Exercise brief =>
Lines outside the range are not wanted. Give again exactly the lines between the line holding "Miks Indrasis Dinamo" and the line holding "Marigny-le-Châtel : vue", inclusive, from the listing below.

Data supplied =>

= Beginning of Section =

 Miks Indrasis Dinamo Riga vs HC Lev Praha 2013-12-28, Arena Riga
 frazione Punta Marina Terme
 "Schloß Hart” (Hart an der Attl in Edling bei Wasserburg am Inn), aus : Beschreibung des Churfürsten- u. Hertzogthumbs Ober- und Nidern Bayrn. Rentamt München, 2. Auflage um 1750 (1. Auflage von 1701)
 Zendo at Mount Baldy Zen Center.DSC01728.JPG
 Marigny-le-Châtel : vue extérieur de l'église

= End of Section =
= Beginning of Section =

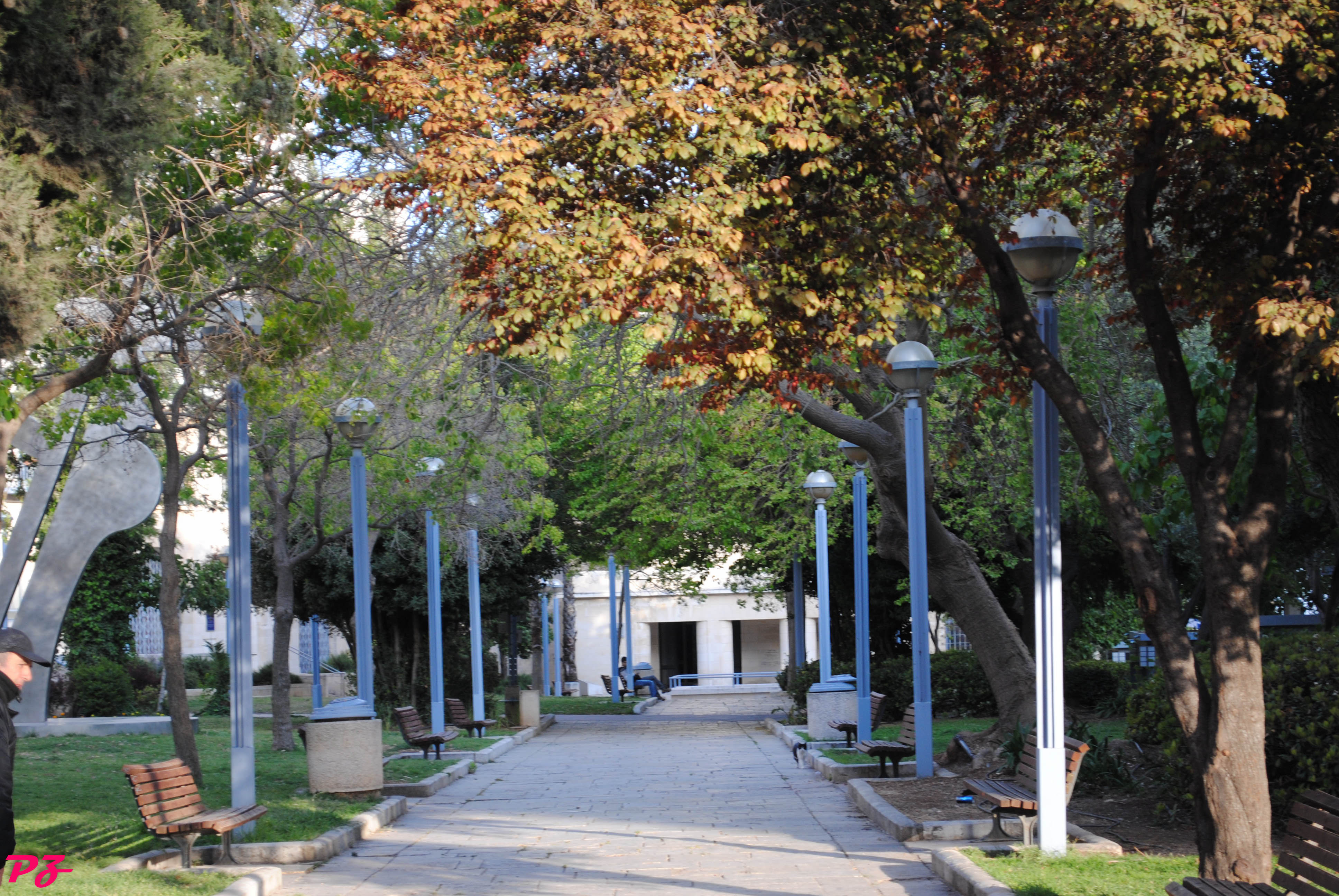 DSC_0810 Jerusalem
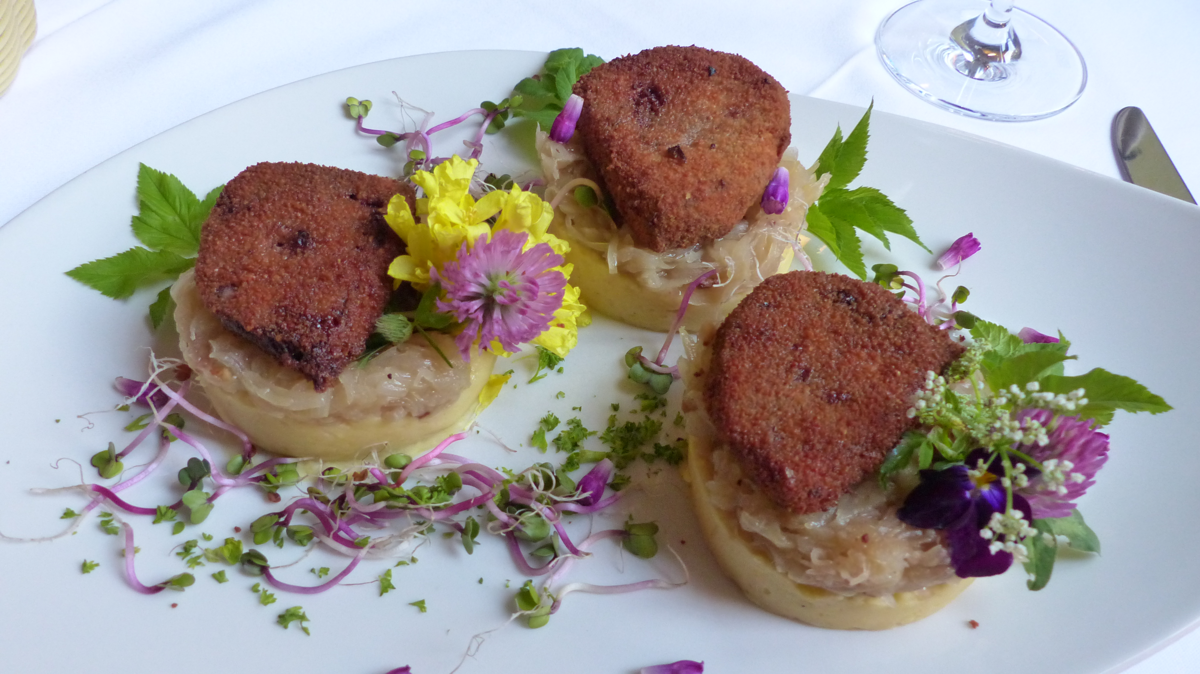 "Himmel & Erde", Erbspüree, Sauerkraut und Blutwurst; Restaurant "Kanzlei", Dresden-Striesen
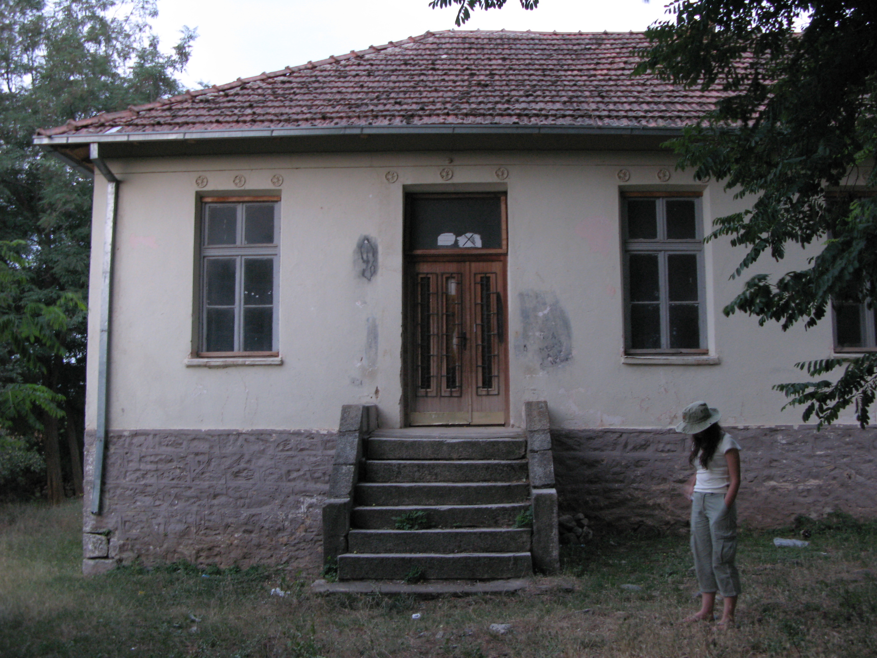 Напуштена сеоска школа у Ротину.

= End of Section =
= Beginning of Section =

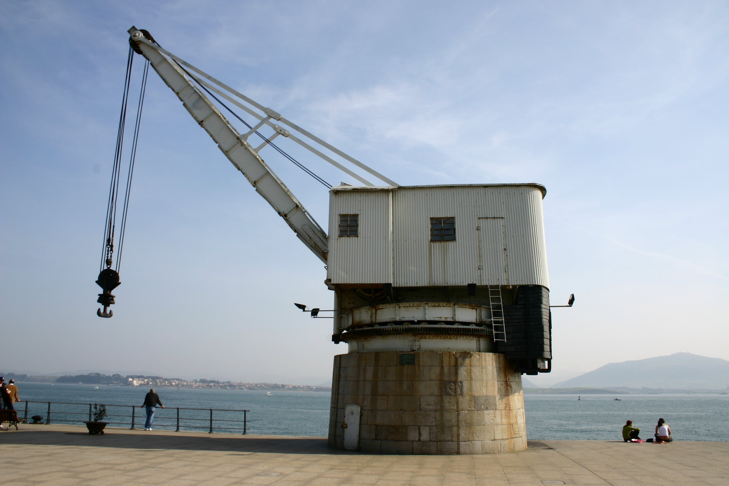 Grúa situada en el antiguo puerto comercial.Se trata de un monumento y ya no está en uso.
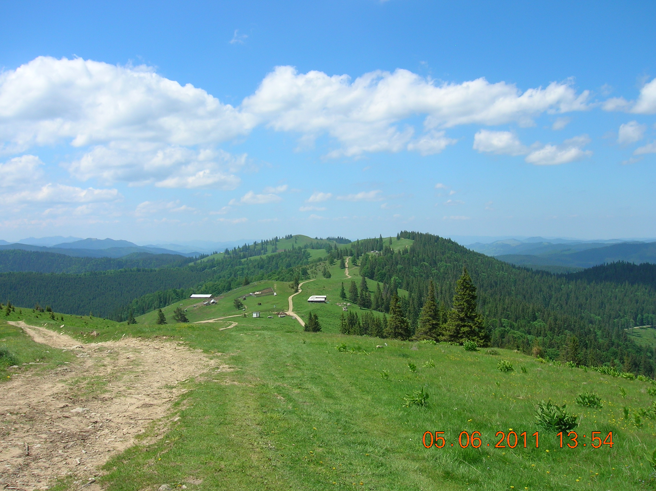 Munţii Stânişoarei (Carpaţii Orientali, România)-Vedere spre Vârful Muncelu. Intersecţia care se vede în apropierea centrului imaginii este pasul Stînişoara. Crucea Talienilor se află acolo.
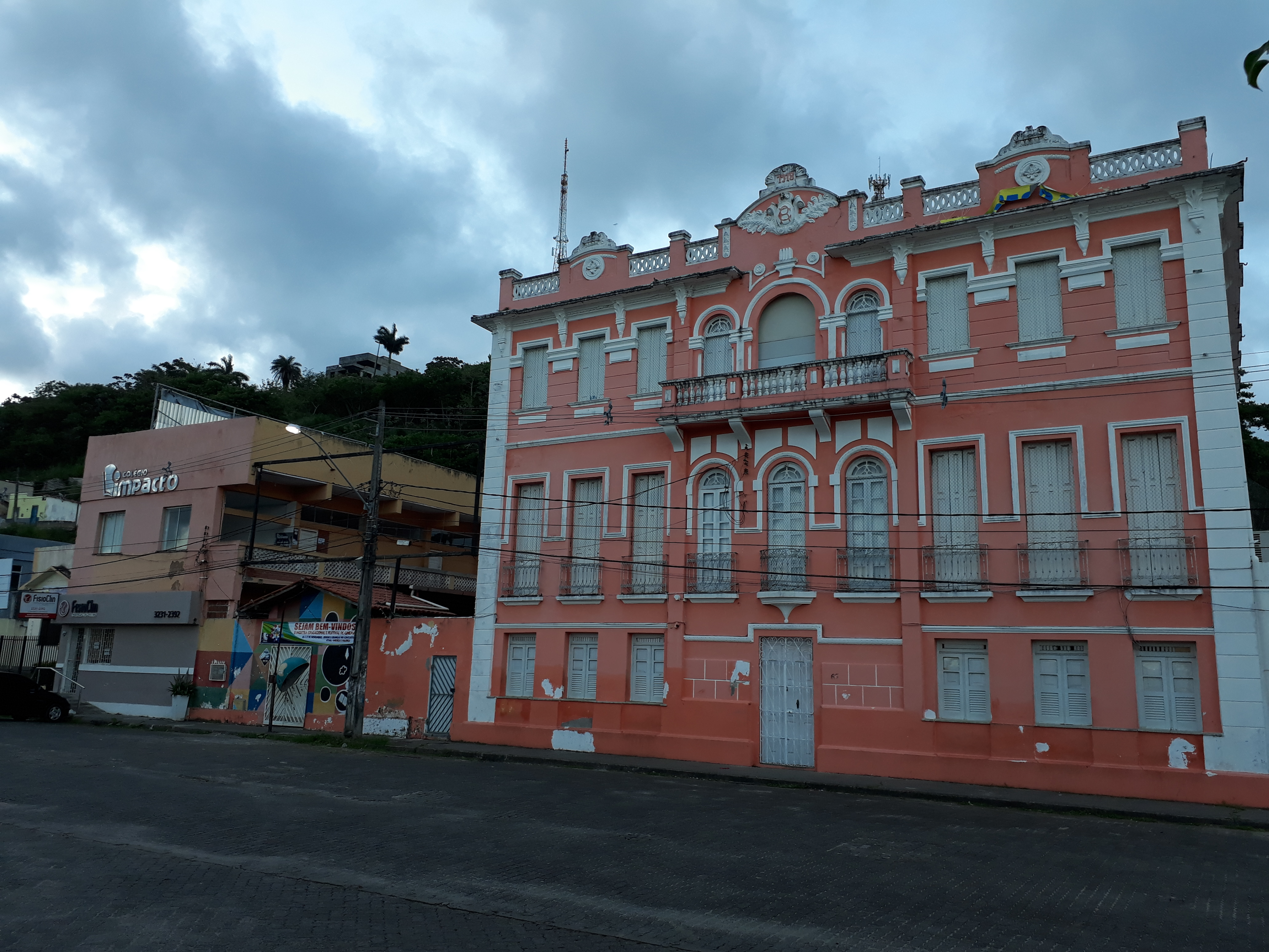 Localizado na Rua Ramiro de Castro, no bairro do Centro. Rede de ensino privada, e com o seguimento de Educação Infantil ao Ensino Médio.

= End of Section =

Result of the exercise =>
 Miks Indrasis Dinamo Riga vs HC Lev Praha 2013-12-28, Arena Riga
 frazione Punta Marina Terme
 "Schloß Hart” (Hart an der Attl in Edling bei Wasserburg am Inn), aus : Beschreibung des Churfürsten- u. Hertzogthumbs Ober- und Nidern Bayrn. Rentamt München, 2. Auflage um 1750 (1. Auflage von 1701)
 Zendo at Mount Baldy Zen Center.DSC01728.JPG
 Marigny-le-Châtel : vue extérieur de l'église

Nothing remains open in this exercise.